Federal securities fraud class-action lawsuits filed in the first half of this year totaled 119, the highest semiannual filings since the 126 in the first half of 1999, said a report released Tuesday by Cornerstone Research and Stanford Law School Securities Class Action Clearinghouse.
The filings are up 36.7% from the first half of last year and up 16.6% from the second half of last year.
Some 6.4% of Standard & Poor’s 500 companies were subject to filings on an annualized basis, more than double the 2.6% for all of 2015 and the highest rate since the 9.2% of 2008.
“A substantial increase in (merger and acquisition) class actions largely explains the increase in the number of filings” from last year, said the report, “Securities Class Action Filings — 2016 Mid-Year Assessment.”
Mergers and acquisitions filings totaled 24 in the first half of this year, up from nine in the second half of last year and eight in the fist half of last year.
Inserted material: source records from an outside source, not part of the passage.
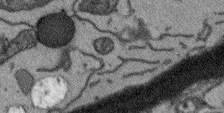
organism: Arabidopsis thaliana
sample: Root tip
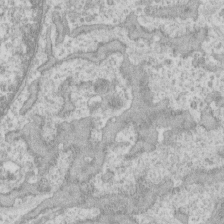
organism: Human
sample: CRL-1474
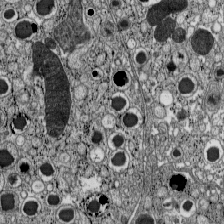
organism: C57BL Mouse
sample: Pancreatic islet
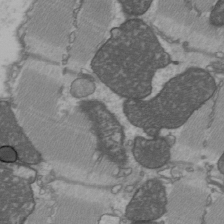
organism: C57BL Mouse
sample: Heart
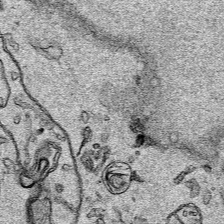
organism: Human
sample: Mitochondria in HCT116 cells
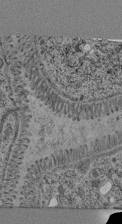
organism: C. elegans
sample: C. elegans pharynx
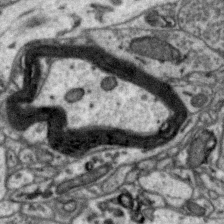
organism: Zebra finch
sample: Brain
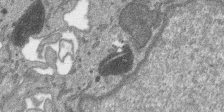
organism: Human
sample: Lung epithelial cells infected with SARS-CoV-2
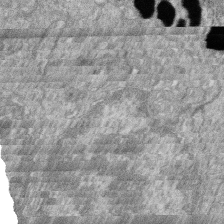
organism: Zebrafish
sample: Cilia; retinal pigment epithelium
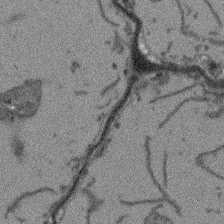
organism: Arabidopsis thaliana
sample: Root tip
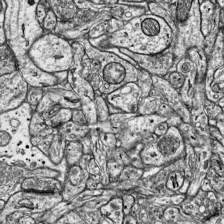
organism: Mouse
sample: Visual Cortex
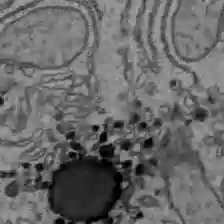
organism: C57BL Mouse
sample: Liver
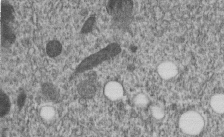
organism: C. elegans
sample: C. elegans embryo early stage
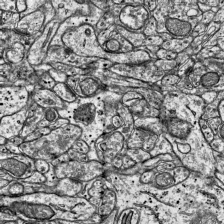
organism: Mouse
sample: Visual Cortex
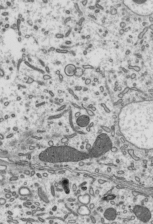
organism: Mouse
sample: Mouse epididymis efferent ductule cilia
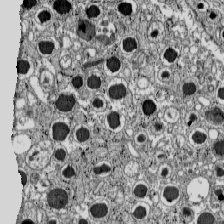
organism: C57BL Mouse
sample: Pancreatic islet
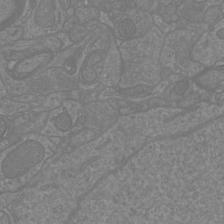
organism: Mouse
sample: Cortical neurons
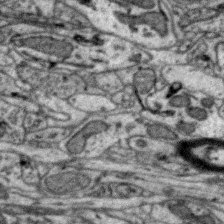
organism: Zebra finch
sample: Brain
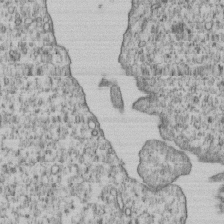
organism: Human
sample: MDA-MB-231 cells
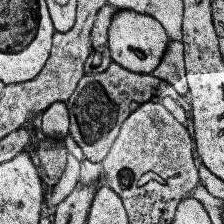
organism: Human
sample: Temporal Lobe
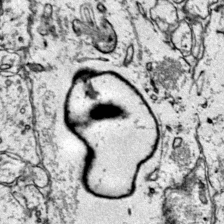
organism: Mouse
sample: Primary visual cortex
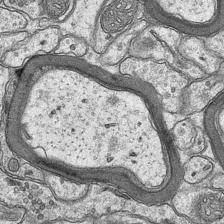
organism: Mouse
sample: CA1 Hippocampus
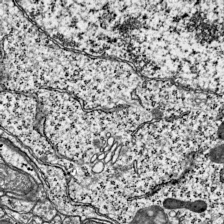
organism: Mouse
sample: Visual Cortex
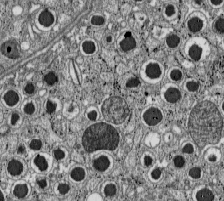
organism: C57BL Mouse
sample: Pancreatic islet
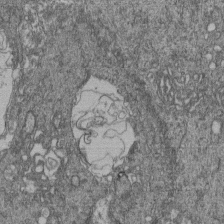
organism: Human
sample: Retinal organoid Rod and Cone cells
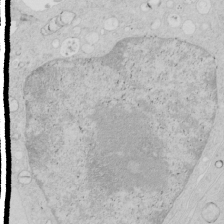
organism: Human
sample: Mitochondria in HCT116 cells
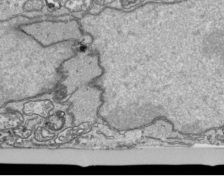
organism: Human
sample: Mitochondria in HCT116 cells
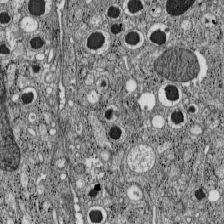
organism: C57BL Mouse
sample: Pancreatic islet
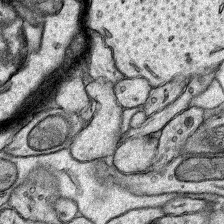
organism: Rat
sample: Hippocampus
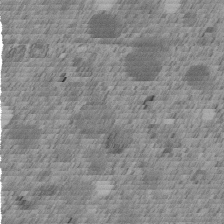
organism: C. elegans
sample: C. elegans embryo early stage
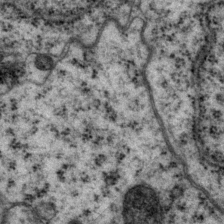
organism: P. pacificus
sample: Pharynx
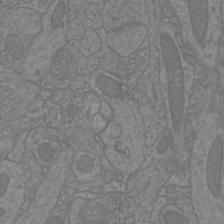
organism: Mouse
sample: Cortical neurons
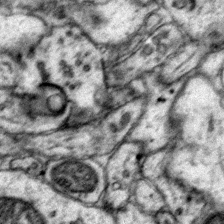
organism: Mouse
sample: Primary visual cortex
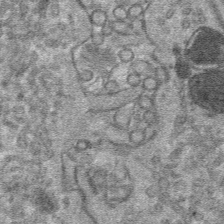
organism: Mouse
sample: Mouse hepatocytes
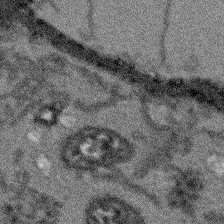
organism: Arabidopsis thaliana
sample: Root tip
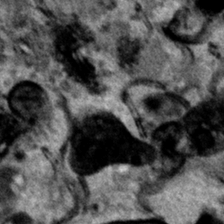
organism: Human
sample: Mitochondria in HCT116 cells
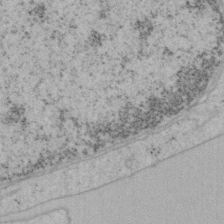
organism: Human
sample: HeLa cells
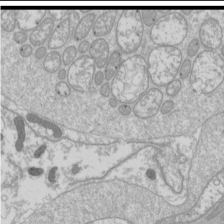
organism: Drosophila
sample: Cell division; meiosis; drosophila spermatocytes
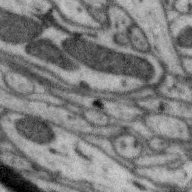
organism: Zebra finch
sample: Brain
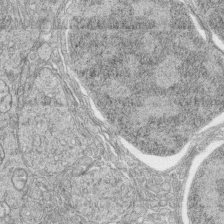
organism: Zebrafish
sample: synaptic ribbons in rod cells and cone cells
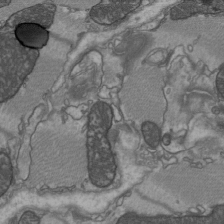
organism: C57BL Mouse
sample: Heart
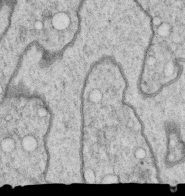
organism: C. elegans
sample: C. elegans oocyte; sperm cells
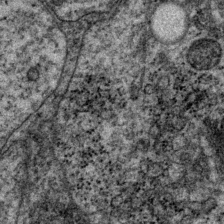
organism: P. pacificus
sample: Pharynx
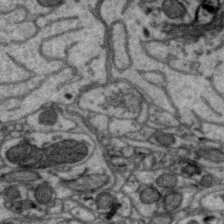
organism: Zebra finch
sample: Brain
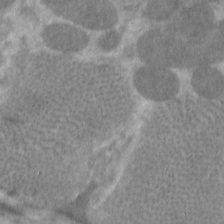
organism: C. elegans
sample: Pharynx
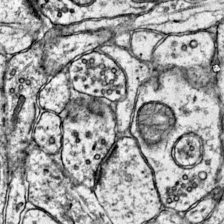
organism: Mouse
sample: Primary visual cortex
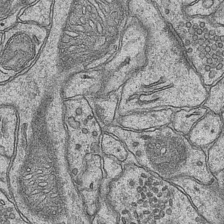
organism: Mouse
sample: CA1 Hippocampus
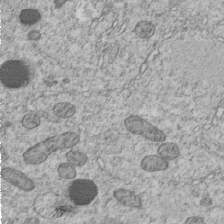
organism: C. elegans
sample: C. elegans embryo early stage
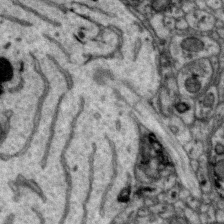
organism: Zebra finch
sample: Brain
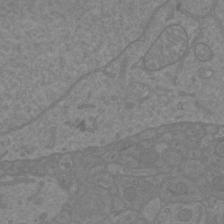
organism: Mouse
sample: Cortical neurons
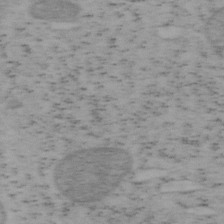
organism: Mouse
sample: OT-I killer T cells with ID8 ovarian cancer cells
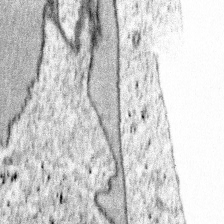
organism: Human
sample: HeLa cells
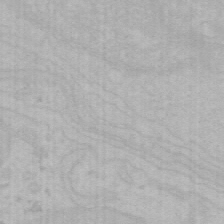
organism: Mouse
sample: Choroid plexus
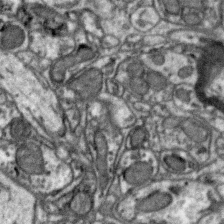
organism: Zebra finch
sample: Brain
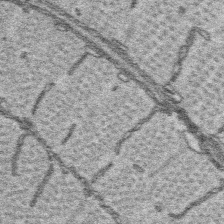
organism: Platynereis dumerilii
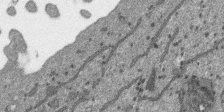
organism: Human
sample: Lung epithelial cells infected with SARS-CoV-2
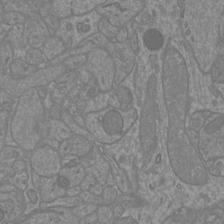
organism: Mouse
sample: Cortical neurons
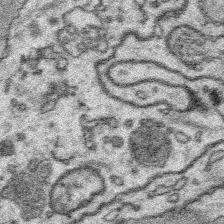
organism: Platynereis dumerilii
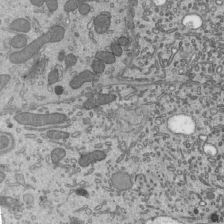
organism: Mouse
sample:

In the first half of 2016, 98 of the filings were against U.S.-based companies and 21 against non-U.S. companies. By contrast, in all of 2015, 154 filings were against U.S. companies and 35 against non-U.S. companies.
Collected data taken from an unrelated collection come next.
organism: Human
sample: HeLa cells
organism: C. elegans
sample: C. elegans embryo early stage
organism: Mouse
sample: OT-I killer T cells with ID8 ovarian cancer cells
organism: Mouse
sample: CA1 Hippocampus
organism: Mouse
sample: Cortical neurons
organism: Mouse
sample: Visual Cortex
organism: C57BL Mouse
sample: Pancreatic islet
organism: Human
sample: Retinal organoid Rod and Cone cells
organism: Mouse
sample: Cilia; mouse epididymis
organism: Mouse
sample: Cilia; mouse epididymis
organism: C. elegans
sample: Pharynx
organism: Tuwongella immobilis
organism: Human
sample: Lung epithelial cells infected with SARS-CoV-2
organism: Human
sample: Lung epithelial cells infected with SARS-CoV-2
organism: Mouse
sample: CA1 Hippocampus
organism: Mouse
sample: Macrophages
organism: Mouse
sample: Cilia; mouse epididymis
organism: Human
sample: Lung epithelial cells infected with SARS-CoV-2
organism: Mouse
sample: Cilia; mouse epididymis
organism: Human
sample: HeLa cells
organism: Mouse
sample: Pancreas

In 2016, an annualized 6.1% of the S&P 500 market capitalization was subject to a new filing, up from 3.2% in all of 2015 and the highest since the 11.2% in 2010.
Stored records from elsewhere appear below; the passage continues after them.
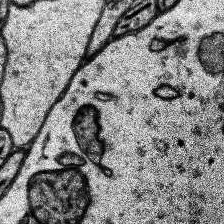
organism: Human
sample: Temporal Lobe
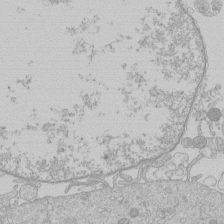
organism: Human
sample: Macrophage cells
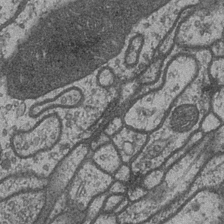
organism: Drosophila
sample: Optic medulla
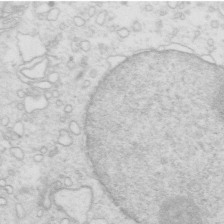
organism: Mouse
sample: Multiciliated cells
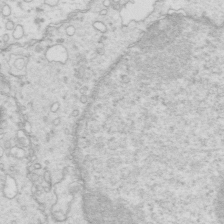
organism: Mouse
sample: Multiciliated cells
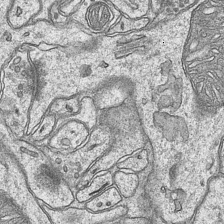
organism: Mouse
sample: CA1 Hippocampus
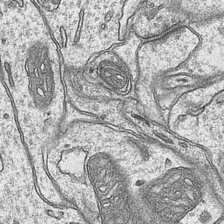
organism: Mouse
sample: CA1 Hippocampus
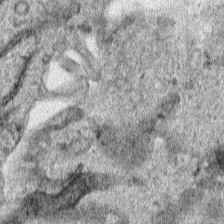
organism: Human
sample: Mitochondria in HCT116 cells
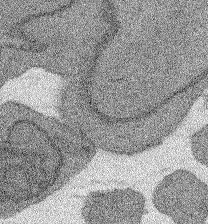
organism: Human
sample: HeLa cells
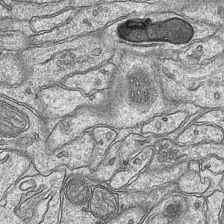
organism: Mouse
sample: CA1 Hippocampus
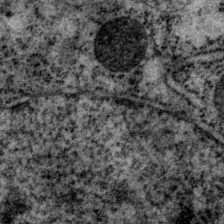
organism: P. pacificus
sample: Pharynx
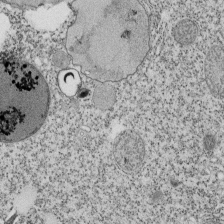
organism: Tetrahymena
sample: Cilia in tetrahymena
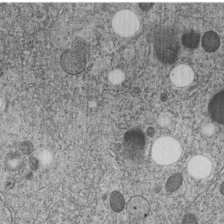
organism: C. elegans
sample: C. elegans embryo early stage
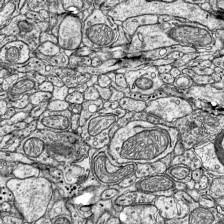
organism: Mouse
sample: Visual Cortex
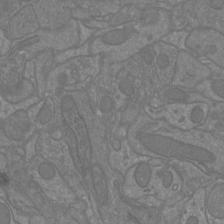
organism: Mouse
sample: Cortical neurons
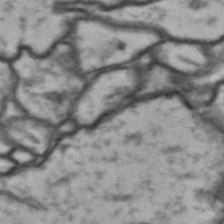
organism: Drosophila
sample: Brain
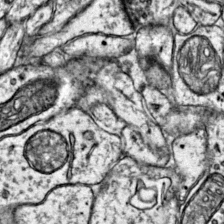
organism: Mouse
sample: Primary visual cortex
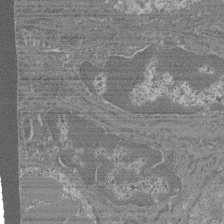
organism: Mouse
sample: Glomerulus
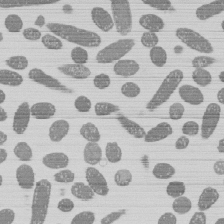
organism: E. coli
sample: Bacterial nucleoid
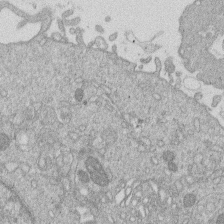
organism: Human
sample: Macrophage cells
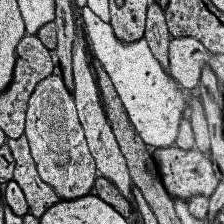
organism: Human
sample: Temporal Lobe
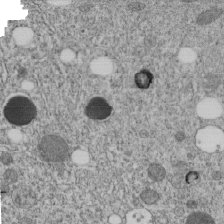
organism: C. elegans
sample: C. elegans embryo early stage
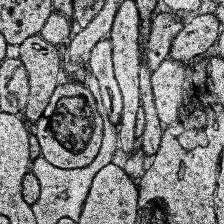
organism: Human
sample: Temporal Lobe
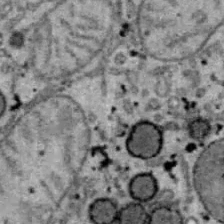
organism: Mouse
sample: Liver from an obese (ob/ob) mouse
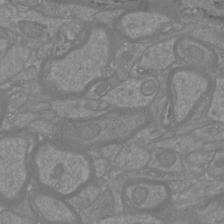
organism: Mouse
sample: Cortical neurons
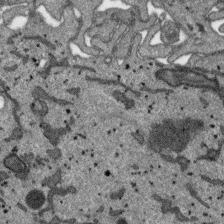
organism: Human
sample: Lung epithelial cells, uninfected (mock) control
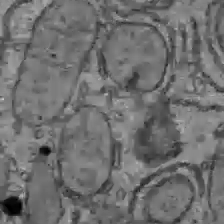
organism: C57BL Mouse
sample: Liver
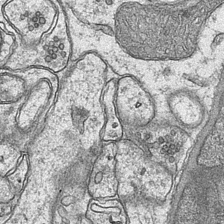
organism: Mouse
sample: CA1 Hippocampus
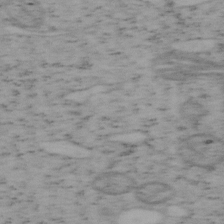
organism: Mouse
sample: OT-I killer T cells with ID8 ovarian cancer cells
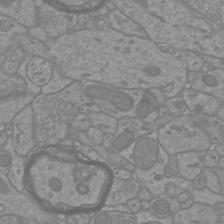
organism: Mouse
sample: Cortical neurons
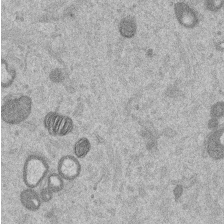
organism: Mouse
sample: Dividing mouse embryo 1 cell stage
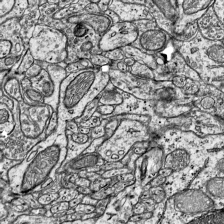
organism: Mouse
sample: Visual Cortex
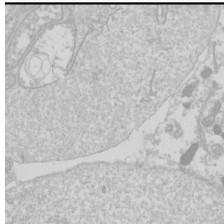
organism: Drosophila
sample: Cell division; meiosis; drosophila spermatocytes
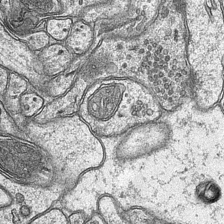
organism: Mouse
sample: CA1 Hippocampus
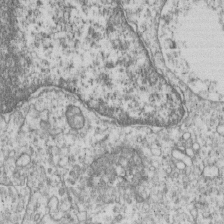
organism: Human
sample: MDA-MB-231 cells
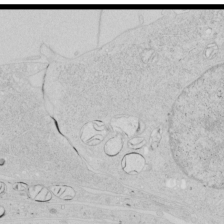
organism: Human
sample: Mitochondria in HCT116 cells
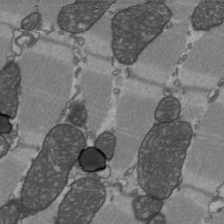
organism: C57BL Mouse
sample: Heart
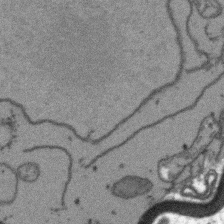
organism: Arabidopsis thaliana
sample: Root tip
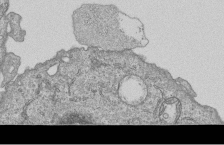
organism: Human
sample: MDA-MB-231 cells
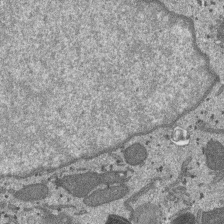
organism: Human
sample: Lung epithelial cells infected with SARS-CoV-2
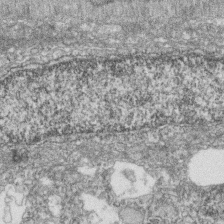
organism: Zebrafish
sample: Cilia; retinal pigment epithelium
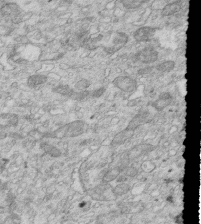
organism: Mouse
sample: Multiciliated cells

For the first six months of 2016, a total of $43 billion of defendant companies’ market value was lost from the trading day with the highest market capitalization during the class-action period to the trading day immediately following the end of the class-action period, the report said. By contrast, the loss was $71 billion and $34 billion in the second half and first half of 2015, respectively.
“While the number of M&A filings increased in the first half of the year, these filings, which do not typically involve a ‘stock-drop’ allegation, do not affect” market value loss, the report said.